| Literature DB >> 33644460 |
Abstract
Crick and Dodge's (1994) social information processing (SIP) model asserts that SIP -the mental processes activated when humans encounter social situations and need to produce a response - is a strong predictor of social behavior. However, because SIP measurement is typically limited to conscious, explicit, and subjectively-reported responses, current SIP research may not capture the subtlety of this internal process, and critical components may remain obscured. Accordingly, the present essay takes an information processing perspective to propose ways to assess currently unattended levels of processing that could further our understanding of the mental mechanisms driving social information processing and consequent social behaviors. We focus on four levels of analysis that offer a thorough inspection of the ways by which social representations evolve. First, we discuss the interplay between implicit and explicit processes in SIP affecting social perceptions and behaviors. Second, we distinguish between perceptual and post-perceptual components of encoding and interpretation of social scenarios. Third, we discuss the evolvement of social representations over the course of processing.
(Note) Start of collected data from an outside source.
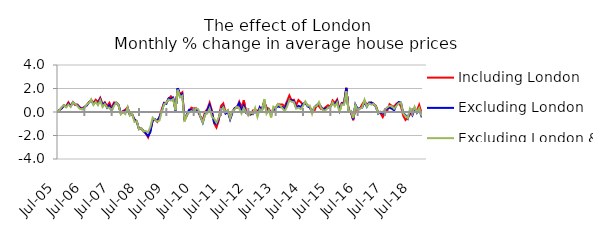
| Category | Including London | Excluding London | Excluding London & SE |
|---|---|---|---|
| 2005-07-01 | 0.004 | -0.027 | 0.069 |
| 2005-08-01 | 0.128 | 0.163 | 0.113 |
| 2005-09-01 | 0.297 | 0.295 | 0.421 |
| 2005-10-01 | 0.584 | 0.545 | 0.585 |
| 2005-11-01 | 0.486 | 0.433 | 0.401 |
| 2005-12-01 | 0.828 | 0.713 | 0.635 |
| 2006-01-01 | 0.509 | 0.504 | 0.432 |
| 2006-02-01 | 0.838 | 0.808 | 0.823 |
| 2006-03-01 | 0.586 | 0.674 | 0.681 |
| 2006-04-01 | 0.628 | 0.563 | 0.509 |
| 2006-05-01 | 0.405 | 0.361 | 0.266 |
| 2006-06-01 | 0.306 | 0.233 | 0.241 |
| 2006-07-01 | 0.429 | 0.392 | 0.321 |
| 2006-08-01 | 0.565 | 0.554 | 0.633 |
| 2006-09-01 | 0.835 | 0.786 | 0.762 |
| 2006-10-01 | 0.993 | 1.028 | 1.077 |
| 2006-11-01 | 0.798 | 0.657 | 0.597 |
| 2006-12-01 | 1.047 | 0.896 | 0.873 |
| 2007-01-01 | 0.861 | 0.675 | 0.579 |
| 2007-02-01 | 1.212 | 1.103 | 1.006 |
| 2007-03-01 | 0.649 | 0.564 | 0.427 |
| 2007-04-01 | 0.826 | 0.759 | 0.678 |
| 2007-05-01 | 0.491 | 0.363 | 0.375 |
| 2007-06-01 | 0.782 | 0.561 | 0.366 |
| 2007-07-01 | 0.32 | 0.1 | 0.07 |
| 2007-08-01 | 0.81 | 0.683 | 0.526 |
| 2007-09-01 | 0.786 | 0.789 | 0.799 |
| 2007-10-01 | 0.574 | 0.623 | 0.585 |
| 2007-11-01 | -0.113 | -0.077 | -0.206 |
| 2007-12-01 | 0.076 | 0.042 | -0.036 |
| 2008-01-01 | 0.196 | 0.057 | -0.181 |
| 2008-02-01 | 0.402 | 0.318 | 0.4 |
| 2008-03-01 | -0.271 | -0.253 | -0.302 |
| 2008-04-01 | -0.188 | -0.2 | -0.142 |
| 2008-05-01 | -0.619 | -0.654 | -0.845 |
| 2008-06-01 | -0.782 | -0.813 | -0.776 |
| 2008-07-01 | -1.451 | -1.459 | -1.469 |
| 2008-08-01 | -1.382 | -1.399 | -1.373 |
| 2008-09-01 | -1.671 | -1.607 | -1.657 |
| 2008-10-01 | -1.826 | -1.814 | -1.615 |
| 2008-11-01 | -2.159 | -2.057 | -1.722 |
| 2008-12-01 | -1.562 | -1.704 | -1.276 |
| 2009-01-01 | -0.738 | -0.696 | -0.476 |
| 2009-02-01 | -0.617 | -0.629 | -0.663 |
| 2009-03-01 | -0.835 | -0.775 | -0.813 |
| 2009-04-01 | -0.421 | -0.427 | -0.719 |
| 2009-05-01 | 0.239 | 0.032 | 0.055 |
| 2009-06-01 | 0.777 | 0.768 | 0.66 |
| 2009-07-01 | 0.802 | 0.701 | 0.8 |
| 2009-08-01 | 1.131 | 1.168 | 1.054 |
| 2009-09-01 | 1.337 | 1.113 | 0.972 |
| 2009-10-01 | 1.165 | 1.217 | 1.097 |
| 2009-11-01 | 0.197 | 0.118 | 0.156 |
| 2009-12-01 | 1.981 | 2.035 | 1.897 |
| 2010-01-01 | 1.519 | 1.363 | 1.249 |
| 2010-02-01 | 1.677 | 1.52 | 1.375 |
| 2010-03-01 | -0.627 | -0.692 | -0.795 |
| 2010-04-01 | -0.325 | -0.232 | -0.266 |
| 2010-05-01 | 0.094 | 0.19 | -0.033 |
| 2010-06-01 | 0.367 | 0.159 | 0.081 |
| 2010-07-01 | 0.291 | 0.119 | -0.034 |
| 2010-08-01 | 0.34 | 0.264 | 0.318 |
| 2010-09-01 | -0.022 | 0.097 | 0.241 |
| 2010-10-01 | -0.376 | -0.435 | -0.41 |
| 2010-11-01 | -0.713 | -0.899 | -0.896 |
| 2010-12-01 | 0.005 | -0.185 | -0.217 |
| 2011-01-01 | 0.246 | 0.156 | -0.125 |
| 2011-02-01 | 0.789 | 0.605 | 0.302 |
| 2011-03-01 | 0.128 | -0.038 | -0.411 |
| 2011-04-01 | -0.968 | -0.9 | -0.557 |
| 2011-05-01 | -1.323 | -1.037 | -0.907 |
| 2011-06-01 | -0.728 | -0.567 | -0.453 |
| 2011-07-01 | 0.512 | 0.242 | 0.099 |
| 2011-08-01 | 0.726 | 0.47 | 0.393 |
| 2011-09-01 | -0.007 | -0.138 | -0.009 |
| 2011-10-01 | 0.137 | 0.027 | 0.156 |
| 2011-11-01 | -0.567 | -0.635 | -0.55 |
| 2011-12-01 | 0.039 | -0.073 | 0.07 |
| 2012-01-01 | 0.326 | 0.325 | 0.217 |
| 2012-02-01 | 0.35 | 0.447 | 0.451 |
| 2012-03-01 | 0.876 | 0.755 | 0.302 |
| 2012-04-01 | 0.41 | 0.073 | -0.137 |
| 2012-05-01 | 0.988 | 0.555 | 0.346 |
| 2012-06-01 | 0.006 | -0.081 | 0.004 |
| 2012-07-01 | -0.085 | -0.158 | -0.308 |
| 2012-08-01 | -0.229 | -0.157 | -0.058 |
| 2012-09-01 | 0.128 | -0.186 | -0.139 |
| 2012-10-01 | 0.179 | 0.172 | 0.344 |
| 2012-11-01 | 0.065 | -0.249 | -0.418 |
| 2012-12-01 | 0.317 | 0.405 | 0.234 |
| 2013-01-01 | 0.353 | 0.115 | 0.095 |
| 2013-02-01 | 0.856 | 0.948 | 1.094 |
| 2013-03-01 | 0.386 | 0.079 | -0.146 |
| 2013-04-01 | 0.274 | 0.196 | 0.178 |
| 2013-05-01 | -0.099 | -0.23 | -0.468 |
| 2013-06-01 | 0.123 | 0.165 | 0.449 |
| 2013-07-01 | 0.372 | 0.338 | 0.307 |
| 2013-08-01 | 0.658 | 0.477 | 0.683 |
| 2013-09-01 | 0.643 | 0.413 | 0.532 |
| 2013-10-01 | 0.632 | 0.433 | 0.308 |
| 2013-11-01 | 0.471 | 0.192 | 0.067 |
| 2013-12-01 | 0.925 | 0.764 | 0.46 |
| 2014-01-01 | 1.406 | 1.032 | 0.997 |
| 2014-02-01 | 0.988 | 1.004 | 0.876 |
| 2014-03-01 | 1.041 | 0.92 | 0.836 |
| 2014-04-01 | 0.572 | 0.382 | 0.28 |
| 2014-05-01 | 1.019 | 0.524 | 0.359 |
| 2014-06-01 | 0.845 | 0.427 | 0.25 |
| 2014-07-01 | 0.633 | 0.685 | 0.514 |
| 2014-08-01 | 0.738 | 0.819 | 0.897 |
| 2014-09-01 | 0.591 | 0.475 | 0.536 |
| 2014-10-01 | 0.374 | 0.403 | 0.543 |
| 2014-11-01 | 0.005 | -0.008 | -0.158 |
| 2014-12-01 | 0.104 | 0.388 | 0.438 |
| 2015-01-01 | 0.566 | 0.596 | 0.531 |
| 2015-02-01 | 0.477 | 0.712 | 0.845 |
| 2015-03-01 | 0.246 | 0.42 | 0.32 |
| 2015-04-01 | 0.268 | 0.15 | 0.11 |
| 2015-05-01 | 0.427 | 0.324 | 0.171 |
| 2015-06-01 | 0.575 | 0.356 | 0.37 |
| 2015-07-01 | 0.419 | 0.456 | 0.42 |
| 2015-08-01 | 0.978 | 0.742 | 0.82 |
| 2015-09-01 | 0.752 | 0.658 | 0.479 |
| 2015-10-01 | 1.06 | 0.93 | 0.809 |
| 2015-11-01 | 0.234 | 0.111 | -0.034 |
| 2015-12-01 | 0.779 | 0.71 | 0.654 |
| 2016-01-01 | 0.813 | 0.679 | 0.611 |
| 2016-02-01 | 2.068 | 2.04 | 1.776 |
| 2016-03-01 | 0.187 | 0.064 | 0.072 |
| 2016-04-01 | -0.005 | 0.068 | 0.11 |
| 2016-05-01 | -0.701 | -0.612 | -0.52 |
| 2016-06-01 | 0.306 | 0.646 | 0.59 |
| 2016-07-01 | 0.133 | 0.264 | 0.142 |
| 2016-08-01 | 0.302 | 0.34 | 0.298 |
| 2016-09-01 | 0.654 | 0.381 | 0.399 |
| 2016-10-01 | 0.961 | 0.856 | 1.037 |
| 2016-11-01 | 0.631 | 0.45 | 0.474 |
| 2016-12-01 | 0.742 | 0.807 | 0.729 |
| 2017-01-01 | 0.813 | 0.789 | 0.628 |
| 2017-02-01 | 0.634 | 0.713 | 0.691 |
| 2017-03-01 | 0.538 | 0.426 | 0.479 |
| 2017-04-01 | -0.029 | -0.142 | -0.122 |
| 2017-05-01 | -0.082 | -0.004 | 0.041 |
| 2017-06-01 | -0.438 | -0.144 | -0.044 |
| 2017-07-01 | -0.102 | 0.164 | 0.229 |
| 2017-08-01 | 0.123 | 0.303 | 0.396 |
| 2017-09-01 | 0.661 | 0.362 | 0.523 |
| 2017-10-01 | 0.519 | 0.286 | 0.492 |
| 2017-11-01 | 0.45 | 0.146 | 0.279 |
| 2017-12-01 | 0.706 | 0.591 | 0.514 |
| 2018-01-01 | 0.815 | 0.84 | 0.741 |
| 2018-02-01 | 0.474 | 0.802 | 0.767 |
| 2018-03-01 | -0.313 | -0.097 | -0.13 |
| 2018-04-01 | -0.677 | -0.267 | -0.339 |
| 2018-05-01 | -0.496 | -0.557 | -0.524 |
| 2018-06-01 | -0.161 | 0.159 | 0.28 |
| 2018-07-01 | -0.263 | -0.255 | -0.097 |
| 2018-08-01 | 0.18 | 0.342 | 0.442 |
| 2018-09-01 | 0.103 | -0.073 | -0.022 |
| 2018-10-01 | 0.607 | 0.243 | 0.33 |
| 2018-11-01 | -0.059 | -0.361 | -0.291 |
| 2018-12-01 | -0.097 | -0.265 | -0.18 |
| 2019-01-01 | -0.178 | -0.309 | -0.271 |

Finally, we look at the combined effect of prior knowledge and the actual sensory evidence in real-world situations. With terms and advanced methods borrowed from cognitive psychological research, this general perspective offers a more refined model of SIP that may better account for a wide range of social decision making and behaviors.Entities:
Keywords: Bayesian approach; Information processing; Social behavior; Social cognition; Social information processing
Year: 2021 PMID: 33644460 PMCID: PMC7889986 DOI: 10.1016/j.heliyon.2021.e06168
Source DB: PubMed Journal: Heliyon ISSN: 2405-8440
Figure 1Illustration of the Bayesian framework. Perception begins with a noisy sensory "observation", represented here by a blue Gaussian. This is multiplied by the prior (green Gaussian) to produce a posterior distribution (turquoise Gaussian). The optimal estimate, represented by the center of the posterior distribution, is shifted towards the prior, as indicated by the arrow in Figure 1a. Figure 1b illustrates the strong effects of prior knowledge or biases. In this example, the prior is strengthen by reducing its variance, leading to the optimal estimate that is much closer to the mean of the prior distribution. Figure 1c represents the alternative case in which sensory observation is more precise. Here, the strength of the prior is unaltered from the original example, but there is reduced sensory noise, indicated by a halving of the variance of the observation. The optimal estimate is much closer to the sensory evidence, resulting from enhanced sensitivity. Thus, the often biased SIP patterns of children who show maladjusted social behaviors may either arise from modulations in the prior schemes the child may have (Figure 1b), from modulations in sensory and perceptual sensitivity (Figure 1c), or from their modulated interactions. A better understanding of the mechanism underlying maladjusted SIP and social behaviors entails the analysis of these different sources.